18 Mar ü Oughta Know – Facebook changes and changes; Do you have their attention?
ü Oughta Know is a combination of digital crib notes and marketers’ cheat sheet, bringing you important – and occasionally weird — stories and trends from digital marketing news.
Each week our hope is to help keep your knowledge sharp while providing a delightful craving of classic Alanis Morissette. Here’s what you oughta know:
Facebook makes (more) changes
Facebook announced recently that is rolling out changes to pages aimed at making it easier for page administrators to access the tools they need. The announcement comes on the heels of an announcement a week earlier that they were tweaking the News Feed so it looked the same across platforms. As AllFacebook points out, that announcement came about one year to the day they announced a complete redesign of the News Feed. The most recent change puts more emphasis on pictures, but essentially keeps the old layout and navigation.
Yes, keeping up with Facebook’s changes can be a little dizzying.
The newest announcement (unless it’s superseded by a newer newest announcement) is that the right side of the timeline will contain all your posts in one column (that’s a plus); the left side of the timeline will have the information about your business (but since you already know your business’s address and phone number, as a page administrator, it’s no big whoop). The feature that will be appreciated by page administrators is one that allows you – no matter where you are on the page – to be able to see info on ads you’re running; new likes; unread notifications and messages.
Navigation has been added to the top of the page so you can easily access insights, settings and the “Build Audience” link. Another helpful feature is “Pages to Watch,” which, if you don’t already have it, will be opened up to all page administrators. “Pages to Watch” will allow administrators to make a list of Facebook pages similar to theirs and see how those pages perform compared to their own. It’s always good to keep an eye on the competition, and this should help.
The changes are being rolled out now. If you haven’t yet, you will soon see a message on your admin page that will invite you to be waitlisted to try it out, as you can see above.
The new metric – Attention
We wrote a couple of weeks ago that people are forwarding content without actually reading it.
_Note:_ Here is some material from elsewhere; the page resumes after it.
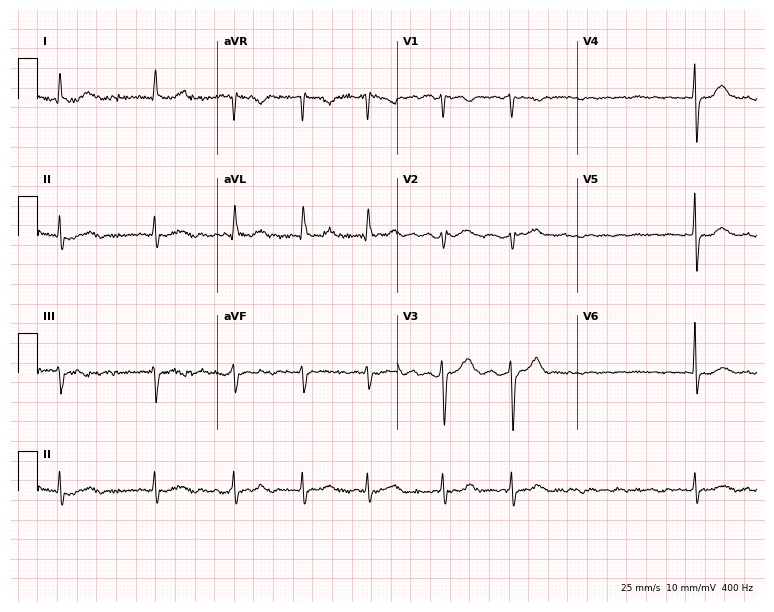
Standard 12-lead ECG recorded from a 79-year-old female patient. None of these six findings is recorded: first-degree AV block, right bundle branch block (RBBB), left bundle branch block (LBBB), sinus bradycardia, atrial fibrillation (AF), sinus tachycardia. Other findings, if any, are not listed.

That bomb was dropped by Chartbeat CEO Tony Haile, who took the next step last week in a fascinating Time.com piece.
Haile notes that for a very long time (long, at least in the world of the Interwebs), click-throughs were THE measure of success. The problem is, he says, too many people are now confusing what people click on with what they actually read. So here’s a useful statistic from Haile: 55% of people spend fewer than 15 active seconds a page. 15 seconds.
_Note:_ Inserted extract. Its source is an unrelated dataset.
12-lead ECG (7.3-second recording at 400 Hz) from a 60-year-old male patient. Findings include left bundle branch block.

What’s important, Haile says, is what happens between the clicks. It’s time and attention we’re vying for and publishers from the New York Times to Upworthy are catching on. They’re starting to look at new metrics, attention-focused metrics, to getter a better sense of whether they’re actually capturing peoples’ attention.
Haile says that Chartbeat found that someone who stays on your page for three minutes is twice as likely to return someone who stays for one minute.
“Those writers living in the Attention Web are creating real stories and building an audience that comes back,” Haile writes.
What that means is mediocre content simply isn’t going to cut it anymore. The signs have been there for people who have been paying attention (Hummingbird, anyone?), so it shouldn’t be a surprise. Marketers need to believe it: If you want to get someone’s attention, you better put out some quality content. Otherwise, you’ll simply get lost in the growing sea of meh, where all mediocre content goes to die.